La partie II (« La présence des dames dans les cités hispaniques : une question de prestige ») analyse les témoignages selon leurs contextes : funéraire, public et domestique. Pour le premier elle souligne l’initiative féminine et la valorisation des vertus domestiques. Dans le second se détachent les galeries de portraits gentilices. Le lien conjugal est rarement énoncé, mais se comprend par un génitif d’appartenance. Les hommages sont principalement post mortem. Le IIe siècle se distingue du Ier siècle par le fait que l’autoreprésentation quitte la sphère funéraire pour les espaces publics et que les sentiments s’affichent davantage. Si ce sont surtout les membres de l’album décurional qui sont honorés, les textes n’en demeurent pas moins très laconiques sur les femmes de ces familles. Dans la sphère domestique, en Bétique et Lusitanie, les hermès-portraits sont remarquables.

La partie III (« Les femmes et la famille : le privé en public ») distingue les filles des épouses et des mères. Les premières assument le devoir de mémoire, les secondes affichent l’expression d’un couple uni, renforçant surtout le prestige des hommes de la famille. L’héritage de la gens maternelle est toutefois lisible dans l’onomastique, par ailleurs le statut d’épouse donne un rôle social à la femme et le veuvage une position publique personnelle. Des relations au niveau régional, entre les hauts aristocrates locaux, sont également mises en valeur.

La partie IV (« Les actions publiques de dames hispaniques ») détaille leurs évergésies, dresse le portrait des prêtresses et rend compte de la reconnaissance des dames. Cette dernière était non seulement faible mais aussi réservée à un petit nombre de femmes et ce malgré leur indéniable rôle social, notamment pour les veuves en ce qui concerne les flaminiques locales. En revanche, les flaminiques provinciales, comme les évergètes, restaient associées aux hommes de la famille.

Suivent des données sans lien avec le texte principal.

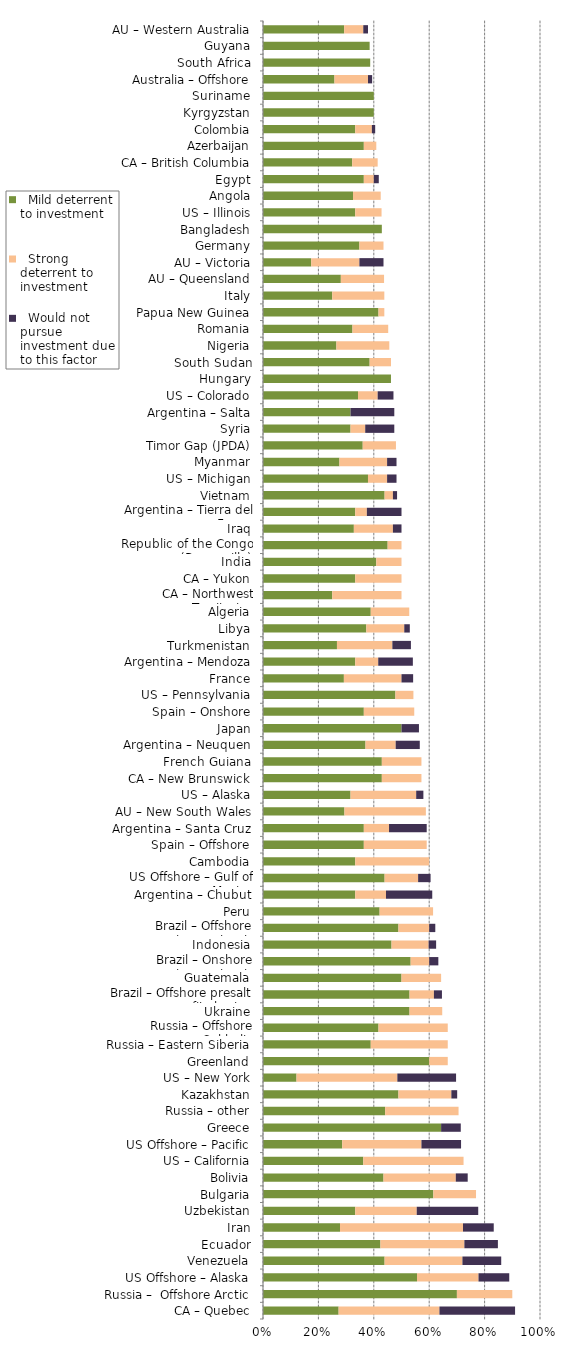
| Category |   Mild deterrent to investment |   Strong deterrent to investment |   Would not pursue investment due to this factor |
|---|---|---|---|
| CA – Quebec | 0.273 | 0.364 | 0.273 |
| Russia –  Offshore Arctic | 0.7 | 0.2 | 0 |
| US Offshore – Alaska | 0.556 | 0.222 | 0.111 |
| Venezuela | 0.439 | 0.281 | 0.14 |
| Ecuador | 0.424 | 0.303 | 0.121 |
| Iran | 0.278 | 0.444 | 0.111 |
| Uzbekistan | 0.333 | 0.222 | 0.222 |
| Bulgaria | 0.615 | 0.154 | 0 |
| Bolivia | 0.435 | 0.261 | 0.043 |
| US – California | 0.362 | 0.362 | 0 |
| US Offshore – Pacific | 0.286 | 0.286 | 0.143 |
| Greece | 0.643 | 0 | 0.071 |
| Russia – other | 0.441 | 0.265 | 0 |
| Kazakhstan | 0.489 | 0.191 | 0.021 |
| US – New York | 0.121 | 0.364 | 0.212 |
| Greenland | 0.6 | 0.067 | 0 |
| Russia – Eastern Siberia | 0.389 | 0.278 | 0 |
| Russia – Offshore Sakhalin | 0.417 | 0.25 | 0 |
| Ukraine | 0.529 | 0.118 | 0 |
| Brazil – Offshore presalt area profit sharing contracts | 0.529 | 0.088 | 0.029 |
| Guatemala | 0.5 | 0.143 | 0 |
| Brazil – Onshore concession contracts | 0.533 | 0.067 | 0.033 |
| Indonesia | 0.464 | 0.134 | 0.027 |
| Brazil – Offshore concession contracts | 0.489 | 0.111 | 0.022 |
| Peru | 0.421 | 0.193 | 0 |
| Argentina – Chubut | 0.333 | 0.111 | 0.167 |
| US Offshore – Gulf of Mexico | 0.439 | 0.121 | 0.045 |
| Cambodia | 0.333 | 0.267 | 0 |
| Spain – Offshore | 0.364 | 0.227 | 0 |
| Argentina – Santa Cruz | 0.364 | 0.091 | 0.136 |
| AU – New South Wales | 0.294 | 0.294 | 0 |
| US – Alaska | 0.316 | 0.237 | 0.026 |
| CA – New Brunswick | 0.429 | 0.143 | 0 |
| French Guiana | 0.429 | 0.143 | 0 |
| Argentina – Neuquen | 0.37 | 0.109 | 0.087 |
| Japan | 0.5 | 0 | 0.063 |
| Spain – Onshore | 0.364 | 0.182 | 0 |
| US – Pennsylvania | 0.478 | 0.065 | 0 |
| France | 0.292 | 0.208 | 0.042 |
| Argentina – Mendoza | 0.333 | 0.083 | 0.125 |
| Turkmenistan | 0.267 | 0.2 | 0.067 |
| Libya | 0.373 | 0.137 | 0.02 |
| Algeria | 0.389 | 0.139 | 0 |
| CA – Northwest Territories | 0.25 | 0.25 | 0 |
| CA – Yukon | 0.333 | 0.167 | 0 |
| India | 0.409 | 0.091 | 0 |
| Republic of the Congo (Brazzaville) | 0.45 | 0.05 | 0 |
| Iraq | 0.328 | 0.141 | 0.031 |
| Argentina – Tierra del Fuego | 0.333 | 0.042 | 0.125 |
| Vietnam | 0.439 | 0.03 | 0.015 |
| US – Michigan | 0.379 | 0.069 | 0.034 |
| Myanmar | 0.276 | 0.172 | 0.034 |
| Timor Gap (JPDA) | 0.36 | 0.12 | 0 |
| Syria | 0.316 | 0.053 | 0.105 |
| Argentina – Salta | 0.316 | 0 | 0.158 |
| US – Colorado | 0.343 | 0.071 | 0.057 |
| Hungary | 0.462 | 0 | 0 |
| South Sudan | 0.385 | 0.077 | 0 |
| Nigeria | 0.265 | 0.191 | 0 |
| Romania | 0.323 | 0.129 | 0 |
| Papua New Guinea | 0.417 | 0.021 | 0 |
| Italy | 0.25 | 0.188 | 0 |
| AU – Queensland | 0.281 | 0.156 | 0 |
| AU – Victoria | 0.174 | 0.174 | 0.087 |
| Germany | 0.348 | 0.087 | 0 |
| Bangladesh | 0.429 | 0 | 0 |
| US – Illinois | 0.333 | 0.095 | 0 |
| Angola | 0.325 | 0.1 | 0 |
| Egypt | 0.364 | 0.036 | 0.018 |
| CA – British Columbia | 0.322 | 0.092 | 0 |
| Azerbaijan | 0.364 | 0.045 | 0 |
| Colombia | 0.333 | 0.06 | 0.012 |
| Kyrgyzstan | 0.4 | 0 | 0 |
| Suriname | 0.4 | 0 | 0 |
| Australia – Offshore | 0.258 | 0.121 | 0.015 |
| South Africa | 0.387 | 0 | 0 |
| Guyana | 0.385 | 0 | 0 |
| AU – Western Australia | 0.293 | 0.069 | 0.017 |

Cette note de lecture ne peut témoigner à sa juste valeur de toute la richesse de cet ouvrage qui détaille de nombreux exemples à l’appui de la démonstration avec une contextualisation spatiale très précise et une mise en valeur des évolutions entre le Ier et le IIe siècle. Parmi ces exemples, on peut citer : la nécropole romaine de Carmona, le monument funéraire de Salaria, l’autel monumental de Domitia Fusta, les sculptures de Tarraco et d’Emerita Augusta, le monument funéraire des Sergii à Sagonte et celui des Atilii à Sádaba, le piédestal des statues de Valeria et Acilia de Cordoue, la villa de Milreu, les dossiers de Labitolosa, de Capera et Los Bañales, les évergésies d’initiative féminine de Barbesula, d’Acci ou d’Italica. Le corpus et la présence de 40 tableaux dans le premier volume illustrent le souci de l’exhaustivité de l’auteur et le soin apporté au croisement des données. Il a alors été possible de conclure sur une réelle « influence sociale », et non politique, des femmes des élites en Hispanie, en précisant que le temps jouait en leur faveur, car cela concerna principalement les veuves. L’analyse est originale en ce qu’elle privilégie l’anthropologie historique à l’histoire strictement sociale, soulignant les conventions formelles. La famille s’avère être le dénominateur commun des codes symboliques que l’on peut voir à l’œuvre dans tout le livre.